Quem não se lembra da forma frontal e incisiva com que a deputada socialista Rita Pestana enfrentava Jardim e a bancada parlamentar social democrata? Quem não se recorda das intervenções acaloradas da dirigente do Sindicato dos Professores da Madeira que marcou uma era daquele que é considerado dos maiores sindicatos na Região? Era assim Rita Pestana. O tempo passou e a mulher sempre pronta para todos os combates preferiu ceder a linha da frente sindical e política aos mais jovens. Mas anda sempre ligada ao universo do Sindicato dos Professores e a marcar presença nas suas causas, quando a palavra de ordem é a luta. No Dia Internacional da Mulher, abomina ajuntamentos fúteis e o comércio à volta da data. Mas celebrará as conquistas.

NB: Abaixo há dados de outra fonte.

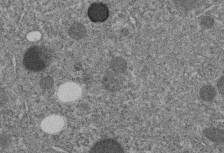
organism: C. elegans
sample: C. elegans embryo early stage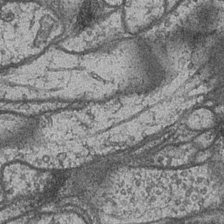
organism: Drosophila
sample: Optic medulla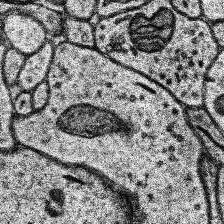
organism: Human
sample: Temporal Lobe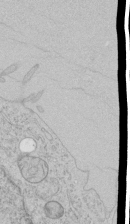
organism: Human
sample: Mitochondria in HCT116 cells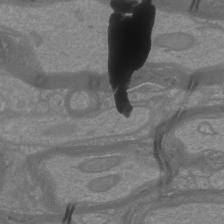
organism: Mouse
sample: Cortical neurons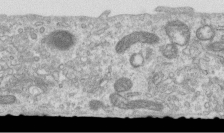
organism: Human
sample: Centriole in RPE cells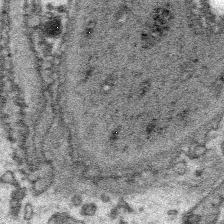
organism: Platynereis dumerilii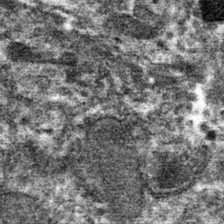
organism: Mouse
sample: Mouse hepatocytes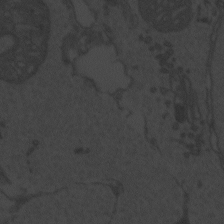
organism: Zebrafish
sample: Macrophage infected with Toxoplasma gondii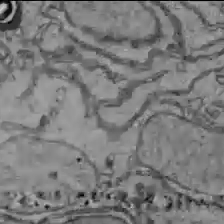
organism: C57BL Mouse
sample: Liver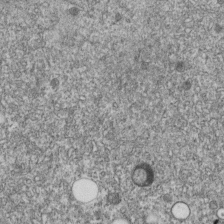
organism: C. elegans
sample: C. elegans embryo early stage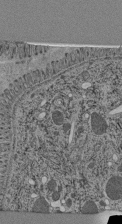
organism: C. elegans
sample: C. elegans pharynx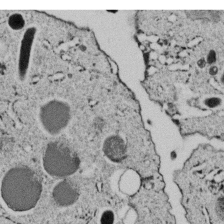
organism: C. elegans
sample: C. elegans embryo early stage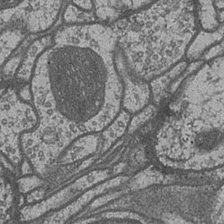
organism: Drosophila
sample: Optic medulla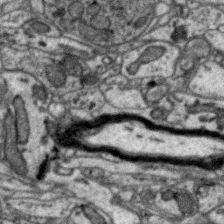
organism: Zebra finch
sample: Brain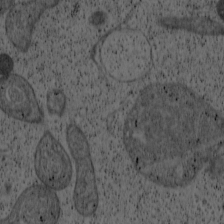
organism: African green monkey
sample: COS-7 cells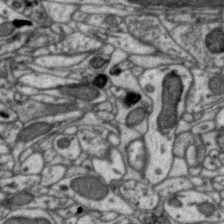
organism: Zebra finch
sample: Brain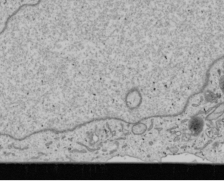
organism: Human
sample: Mitochondria in U2OS cells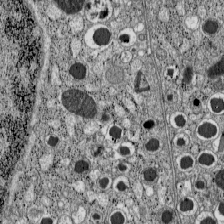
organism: C57BL Mouse
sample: Pancreatic islet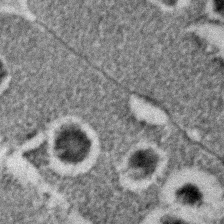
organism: C. elegans
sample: C. elegans embryo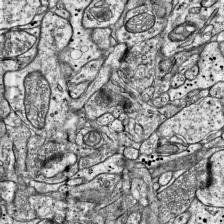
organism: Mouse
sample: Visual Cortex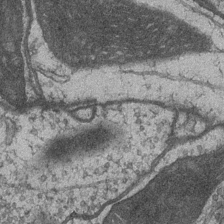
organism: Drosophila
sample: Optic medulla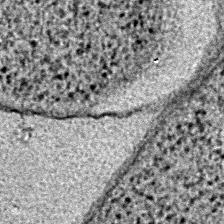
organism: E. coli
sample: E. Coli Bacteria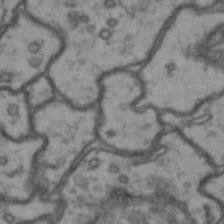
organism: Drosophila
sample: Brain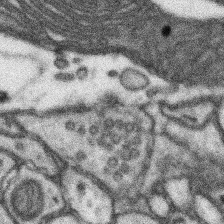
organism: Mouse
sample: Somatosensory cortex neuropil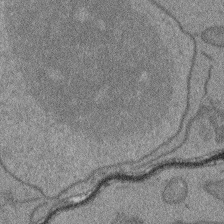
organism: Arabidopsis thaliana
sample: Root tip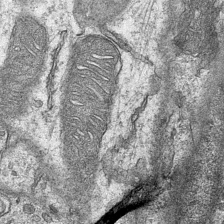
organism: Mouse
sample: CA1 Hippocampus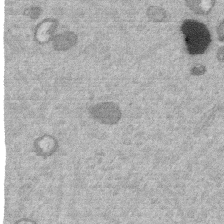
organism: Mouse
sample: Dividing mouse embryo 1 cell stage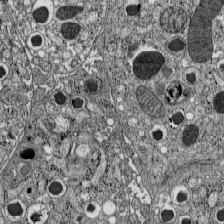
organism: C57BL Mouse
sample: Pancreatic islet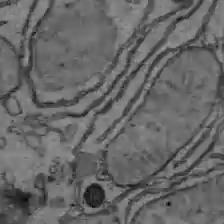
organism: C57BL Mouse
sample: Liver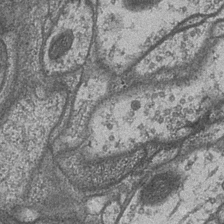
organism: Drosophila
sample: Optic medulla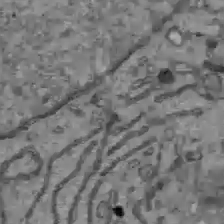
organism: C57BL Mouse
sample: Liver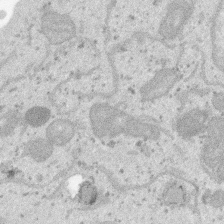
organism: Human
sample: Lung epithelial cells infected with SARS-CoV-2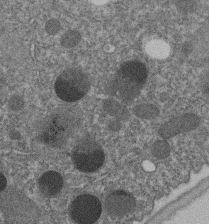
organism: C. elegans
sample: C. elegans embryo early stage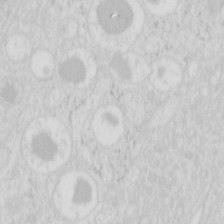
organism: Mouse
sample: Pancreas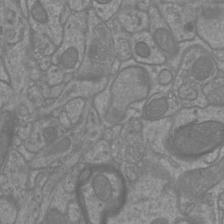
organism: Mouse
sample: Cortical neurons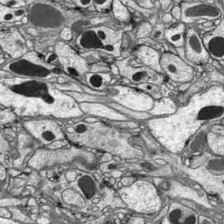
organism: Drosophila
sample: Optic lobe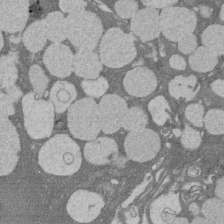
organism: Rat
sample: Salivary granule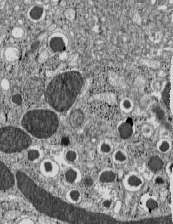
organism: C57BL Mouse
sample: Pancreatic islet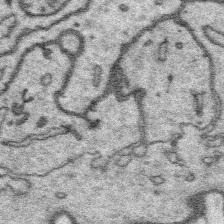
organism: Platynereis dumerilii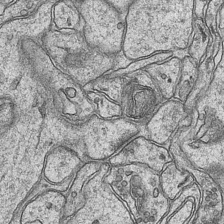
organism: Mouse
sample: CA1 Hippocampus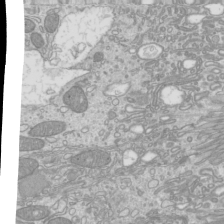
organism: Mouse
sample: Cilia; mouse epididymis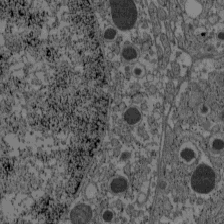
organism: C57BL Mouse
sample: Pancreatic islet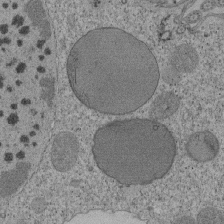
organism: Tetrahymena
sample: Cilia in tetrahymena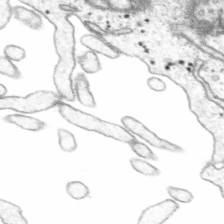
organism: Human
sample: HeLa cells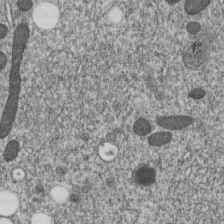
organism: C. elegans
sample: C. elegans embryo early stage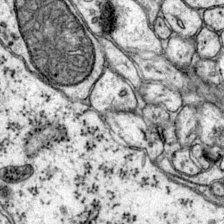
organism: Mouse
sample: Primary visual cortex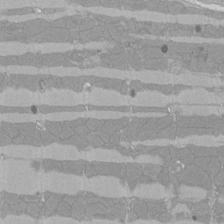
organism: Rat
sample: Left ventricle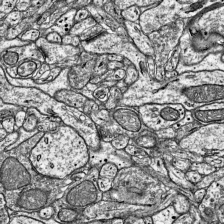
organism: Mouse
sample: Visual Cortex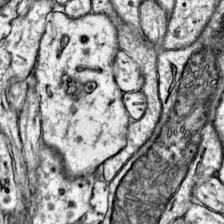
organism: Mouse
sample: Primary visual cortex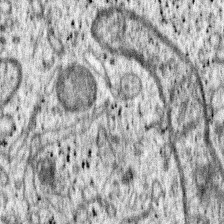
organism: Human
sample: HeLa cells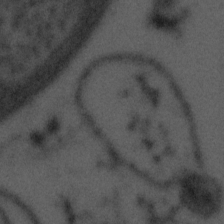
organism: Tuwongella immobilis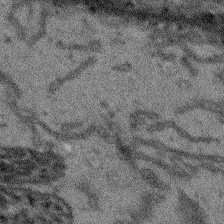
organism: Arabidopsis thaliana
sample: Root tip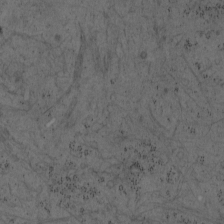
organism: Mouse
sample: OT-I killer T cells with ID8 ovarian cancer cells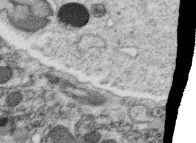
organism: C. elegans
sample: C. elegans oocyte; sperm cells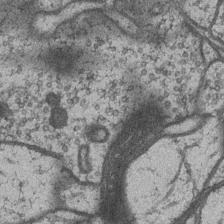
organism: Drosophila
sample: Optic medulla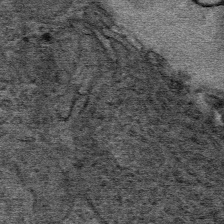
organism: Mouse
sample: Mouse Salivary gland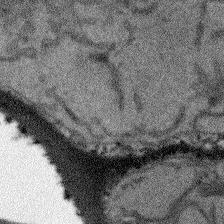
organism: Arabidopsis thaliana
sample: Root tip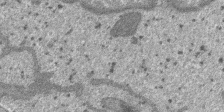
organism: Human
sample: Lung epithelial cells infected with SARS-CoV-2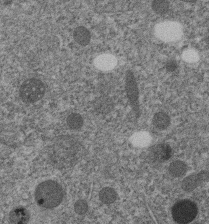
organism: C. elegans
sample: C. elegans embryo early stage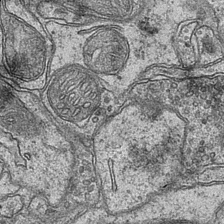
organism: Mouse
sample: CA1 Hippocampus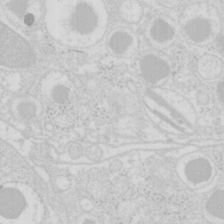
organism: Mouse
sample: Pancreas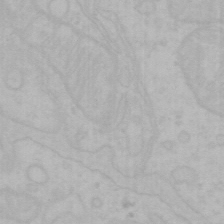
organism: Mouse
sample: Choroid plexus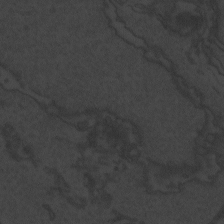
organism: Zebrafish
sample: Macrophage infected with Toxoplasma gondii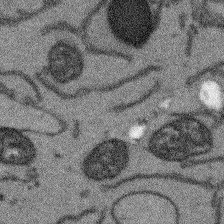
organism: Arabidopsis thaliana
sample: Root tip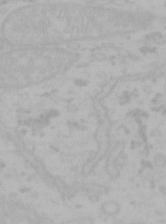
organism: Mouse
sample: Choroid plexus

 Funchal Notícias: Que é feito neste momento da Rita Pestana, a histórica dirigente sindical e deputada?

Rita Pestana – Boa pergunta! A resposta não é fácil e, certamente, será polémica e considerada egocêntrica.
Estou, profissionalmente, aposentada e ando por aqui… não “por aí” (Santana Lopes)… Olhando e cuidando de mim e das minhas filhas. Tentando recuperar algum tempo “perdido” no sentido em que, tempos houve em que coloquei a minha participação social e política à frente da minha vida pessoal e da minha vida familiar. Tenho a certeza de que, se o tempo pudesse voltar atrás, voltaria a fazer tudo da mesma forma… mas, agora, com uma outra consciência e postura pessoais. Primeiro, estou eu e a minha família, depois os outros! Estou fazendo aquilo que gosto e me dá prazer. Não fazendo nada, muitas vezes. Participando, social e solidariamente, naquilo que posso, sei e gosto.

FN- Qual é a missão com que mais se identifica: sindicalista ou professora?

RP– Sindicalista, sem dúvida! E não há aqui nenhum sentimento corporativista. Há, pelo contrário, um sentimento de que “primeiro a nossa casa”. Se eu não gostar de mim, da minha profissão, da profissão daquelas e daqueles que me acompanham profissionalmente;  se eu não souber lutar por mim e por aquelas (es) que represento profissionalmente, nada feito. E é verdade que, do ponto de vista sindical, pertenço a uma geração que muito conseguiu em termos de valorização da carreira docente. Foi o tempo e a geração da negociação e aprovação do 1º Estatuto da Carreira Docente, um documento estruturante para os professores e educadores. Um documento que, pela primeira vez, considerou a Carreira Docente como uma carreira especial dentro da Administração Pública com consequências efetivas, quer na valorização material, quer na valorização social.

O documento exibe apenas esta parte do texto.